FIGURE 3(A) Comparing the trend of amino acid exchange among different populations from 1000 genome data with the Indian population. Bubble-plot was generated on the basis of the FDR corrected p-value associated with AA-exchange frequency for a particular Reference and Alternate AA observed in IndiGen data with EUR and SAS populations of 1000 genome data. The size of the bubble is proportional to the −log10 (p-value) linked with the amino acid exchange. AA exchanges with p-value 0.05 are highlighted in blue color. (B) An UpSet Plot of statistically significant AA exchanges observed in IndiGen w.r.t to other populations in 1000G data. (C) A grouped bar plot showing the count of variations lying before (green), within (pink), and after the domain (violet) for variants in IndiGen and populations in 1000G data. (D) A Box-plot for comparing allele-frequency distribution of common IndiGen variants (AF ≥10%) qualifying the filters used for structure data (22 variants) with different populations in 1000 genome data. (E) IndiGen specific SNVs (22 variants in structure data) with AF ≥ 10% observed in different databases like 1000 genome project, gnomAD exome data, and ExAC database; with IndiGen variations on X-axis and their allele frequencies in different databases on Y-axis.

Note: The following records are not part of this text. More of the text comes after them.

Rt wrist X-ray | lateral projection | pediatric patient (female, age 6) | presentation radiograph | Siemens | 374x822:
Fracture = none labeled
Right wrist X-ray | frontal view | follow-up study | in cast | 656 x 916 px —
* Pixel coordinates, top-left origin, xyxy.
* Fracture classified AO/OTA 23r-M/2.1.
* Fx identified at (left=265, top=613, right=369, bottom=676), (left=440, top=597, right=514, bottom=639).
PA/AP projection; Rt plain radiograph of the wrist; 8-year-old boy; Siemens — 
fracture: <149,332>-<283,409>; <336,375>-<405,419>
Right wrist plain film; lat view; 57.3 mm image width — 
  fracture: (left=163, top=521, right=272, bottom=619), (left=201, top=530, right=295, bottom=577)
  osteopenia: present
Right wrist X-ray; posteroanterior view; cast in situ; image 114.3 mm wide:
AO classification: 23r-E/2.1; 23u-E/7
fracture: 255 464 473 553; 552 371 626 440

FIGURE 4Comparison of structural characteristics of variants in IndiGen and Humsavar data: (A) Solvent accessibility for the variants in both datasets. (B) Secondary structure in which each of the variants occurs in both datasets. (C) Conservation score and ΔHydrophobicity distribution of variants in Humsavar and IndiGen data. (D) The area under the curve present on the left of −2 (ΔHydrophobicity) belongs to the percentage of residues for which a significant increase in hydrophobicity after the mutation was observed while a decrease in hydrophobicity was observed the for percentage of residue present on the right of +2 on X-axis. (E) Alluvial plot representing a change in folding energy (in kcal/mol) (δ δ G) and vibrational entropy by Dynamut energy for 22 variants. (F) Sunburn Plot representing secondary structure assignment done by DSSP for mutant residues. (G) A circle packing plot is showing relative solvent accessibility of mutated residues of 22 variants corresponding to 12 proteins calculated using Naccess. (H) HBPLUS results showing the number of hydrogen bonds made by mutated residue before mutation (green -bar), after mutation (blue-bar), and ΔH-bonds (yellow bars).

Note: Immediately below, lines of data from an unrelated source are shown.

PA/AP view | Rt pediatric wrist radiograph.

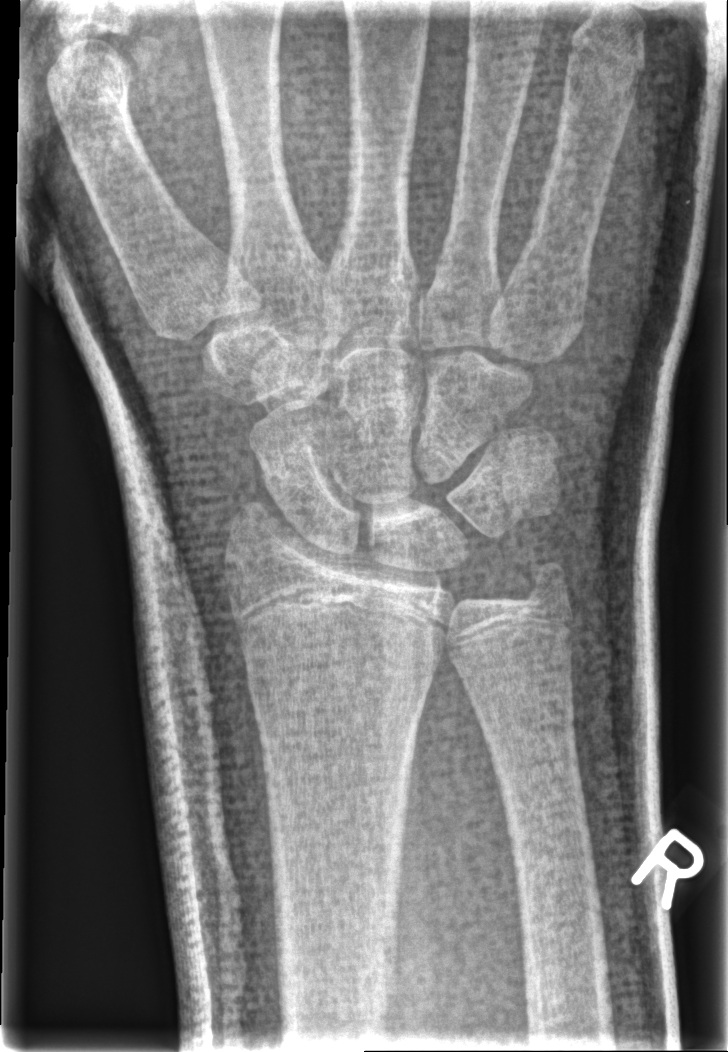
  # bounding boxes in image-pixel xyxy
  fracture: 1 @ bbox(256, 436, 345, 497)
  ao: 72B(b)
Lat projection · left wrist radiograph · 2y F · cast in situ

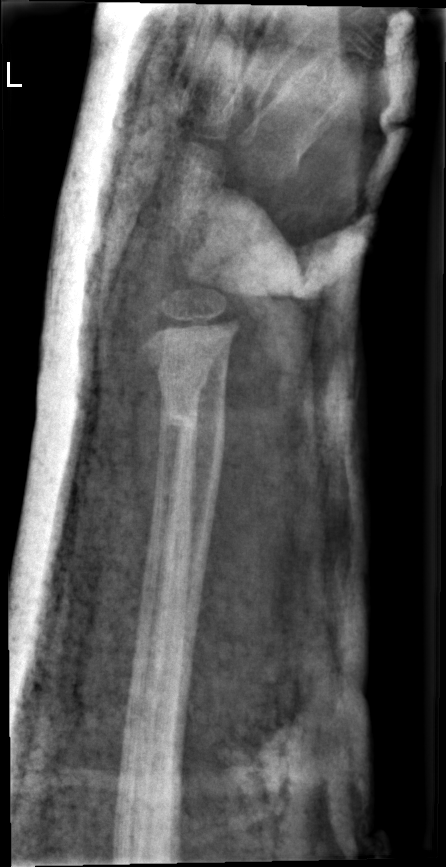
Bounding boxes in image-pixel xyxy. AO/OTA classification: 23-M/2.1. One fracture at (left=159, top=398, right=230, bottom=443).
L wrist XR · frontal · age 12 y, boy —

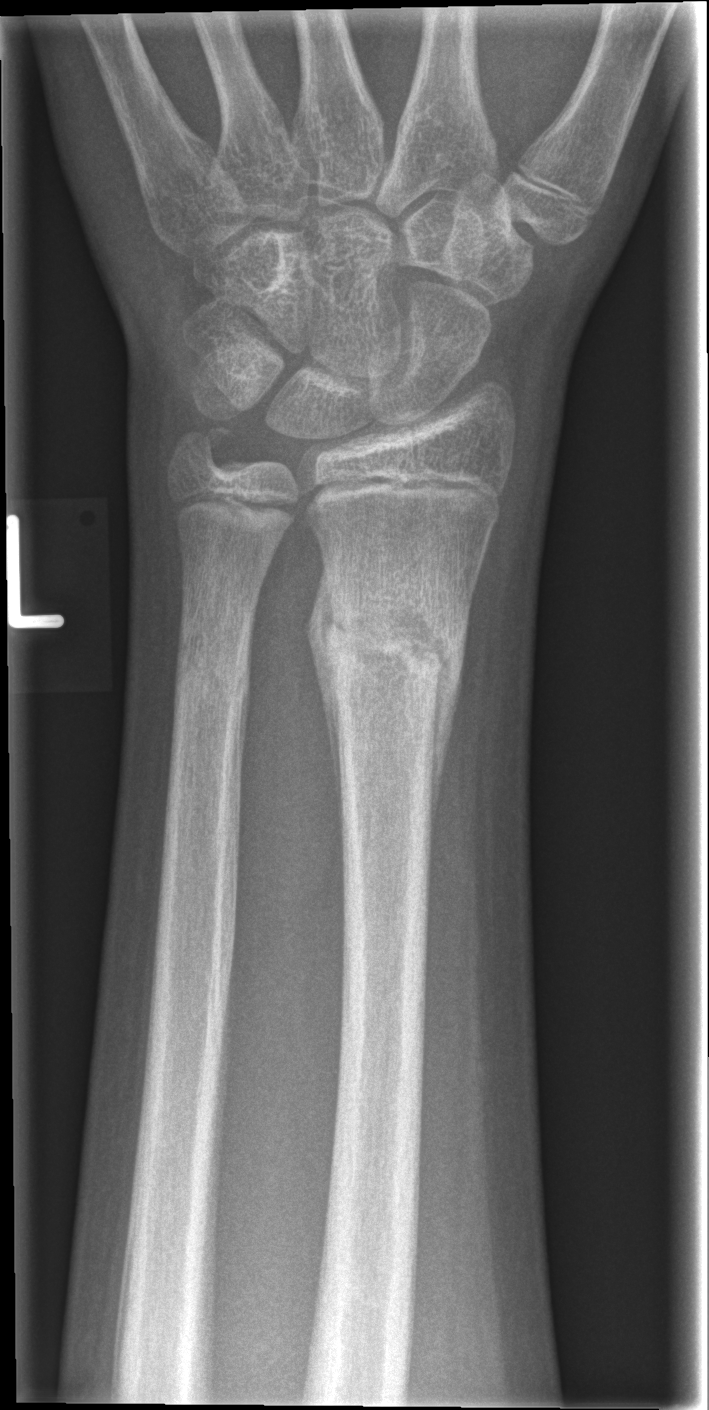

Decreased bone density (osteopenia). Periosteal reaction — (305, 566, 345, 835) (428, 639, 466, 877). Bone fractures — (307, 582, 474, 738), (170, 610, 258, 729), (169, 420, 243, 484).
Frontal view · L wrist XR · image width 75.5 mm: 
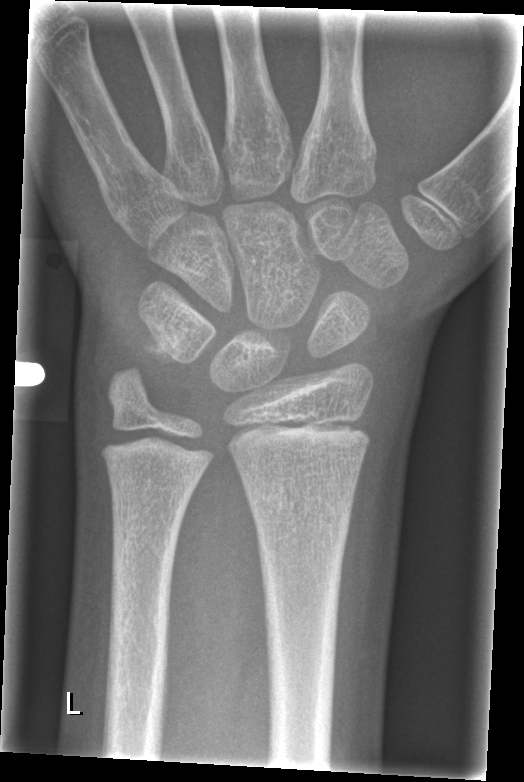

• Fracture classified AO/OTA 23r-M/2.1.
• One Fx at [241, 476, 354, 538].
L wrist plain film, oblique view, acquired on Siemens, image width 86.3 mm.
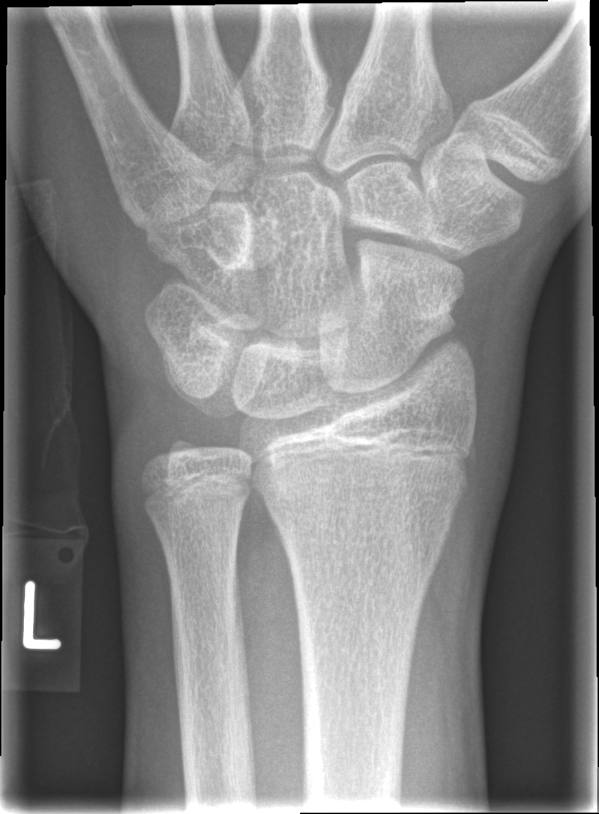 bone fracture = none labeled

FIGURE 5(A) Bar plot showing docking results for 45 protein-drug pairs on the x-axis and change in binding affinity observed on the y-axis. Red bars represent a decrease in binding affinity and green bars represent an increase in binding affinity after mutation. (B) Ligand interaction diagram of native 6GQ7 (PIK3CG gene) bound to Zinc Sulfate (DB09322) .(C) Ligand interaction diagram of mutant T857A of PIK3CG gene (PDB ID 6GQ7) bound to Zinc Sulfate (DB09322) and main binding pocket (grey colour) where the majority of ligands were docked. (D) An alluvial plot with showing association of genes, variants, and diseases, where the thickness of the variant-disease line is proportional to the VDA score obtained from DisGeNET.

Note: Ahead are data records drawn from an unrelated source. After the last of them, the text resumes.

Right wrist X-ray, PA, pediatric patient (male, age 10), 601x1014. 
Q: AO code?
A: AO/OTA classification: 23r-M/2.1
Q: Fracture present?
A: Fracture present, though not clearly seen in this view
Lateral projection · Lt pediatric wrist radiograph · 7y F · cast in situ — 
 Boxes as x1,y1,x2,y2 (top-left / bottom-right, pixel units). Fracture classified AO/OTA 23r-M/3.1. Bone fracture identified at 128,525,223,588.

FIGURE 6(A) Heatmap showing pairwise ligand dissimilarity using MACCS fingerprints. (B) Heatmap showing ligand similarity using MACCS fingerprints. (C) Ligand dissimilarity using Morgan fingerprints. (D) Heatmap showing ligand similarity using Morgan fingerprints. Similarity and dissimilarity (1-similarity) score is represented using the Tanimoto coefficient (taking a value between 0 and 1, with 1 corresponding to maximum similarity).